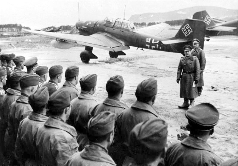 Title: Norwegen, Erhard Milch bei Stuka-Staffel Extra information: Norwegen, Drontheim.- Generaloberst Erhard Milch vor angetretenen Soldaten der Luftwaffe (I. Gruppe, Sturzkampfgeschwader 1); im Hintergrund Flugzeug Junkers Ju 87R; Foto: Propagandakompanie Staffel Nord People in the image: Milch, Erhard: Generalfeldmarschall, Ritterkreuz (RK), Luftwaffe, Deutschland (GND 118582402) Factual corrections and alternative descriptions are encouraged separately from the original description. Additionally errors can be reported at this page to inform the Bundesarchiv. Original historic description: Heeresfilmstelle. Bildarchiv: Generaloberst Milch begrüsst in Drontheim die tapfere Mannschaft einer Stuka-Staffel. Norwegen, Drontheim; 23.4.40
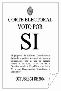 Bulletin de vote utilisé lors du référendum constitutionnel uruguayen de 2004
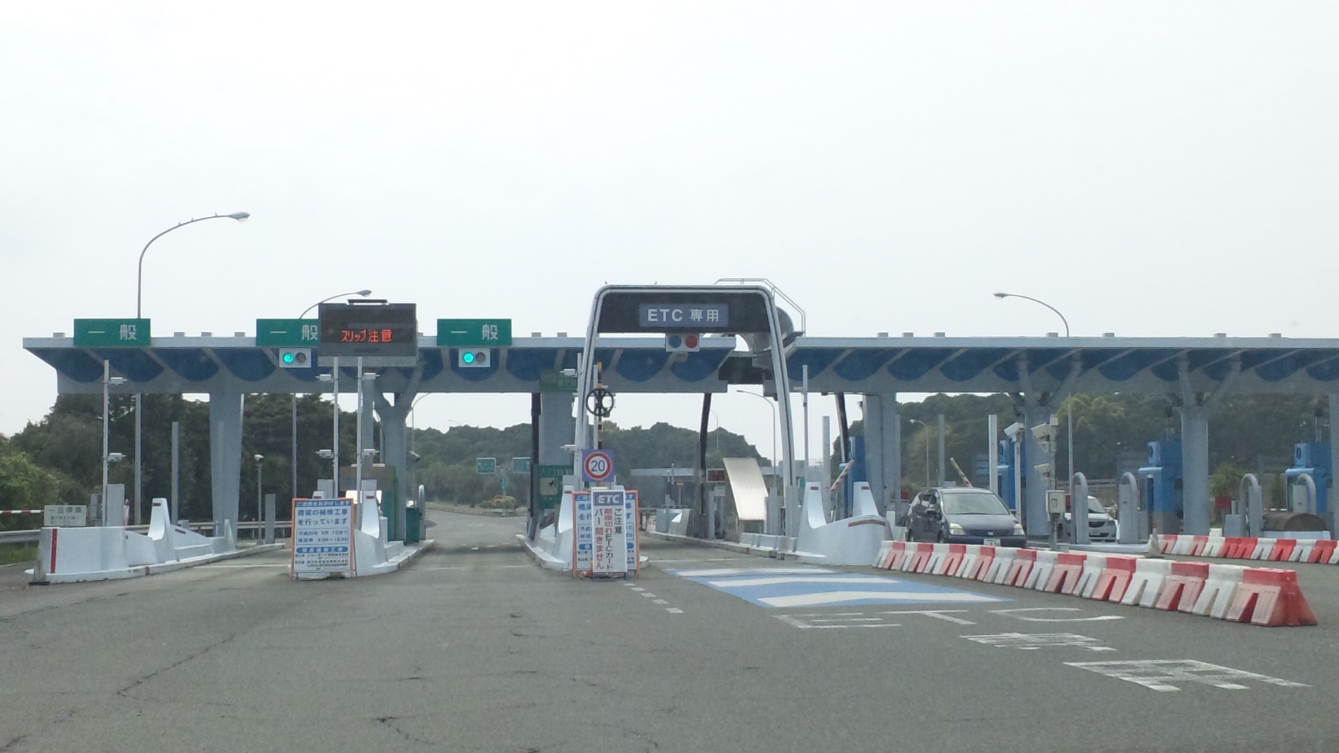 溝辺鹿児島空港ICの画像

WORK ITEM: Set down the entire material verbatim, with each picture left out.

OUTPUT FOR THIS TASK:
 Title: Norwegen, Erhard Milch bei Stuka-Staffel Extra information: Norwegen, Drontheim.- Generaloberst Erhard Milch vor angetretenen Soldaten der Luftwaffe (I. Gruppe, Sturzkampfgeschwader 1); im Hintergrund Flugzeug Junkers Ju 87R; Foto: Propagandakompanie Staffel Nord People in the image: Milch, Erhard: Generalfeldmarschall, Ritterkreuz (RK), Luftwaffe, Deutschland (GND 118582402) Factual corrections and alternative descriptions are encouraged separately from the original description. Additionally errors can be reported at this page to inform the Bundesarchiv. Original historic description: Heeresfilmstelle. Bildarchiv: Generaloberst Milch begrüsst in Drontheim die tapfere Mannschaft einer Stuka-Staffel. Norwegen, Drontheim; 23.4.40
 Bulletin de vote utilisé lors du référendum constitutionnel uruguayen de 2004
 溝辺鹿児島空港ICの画像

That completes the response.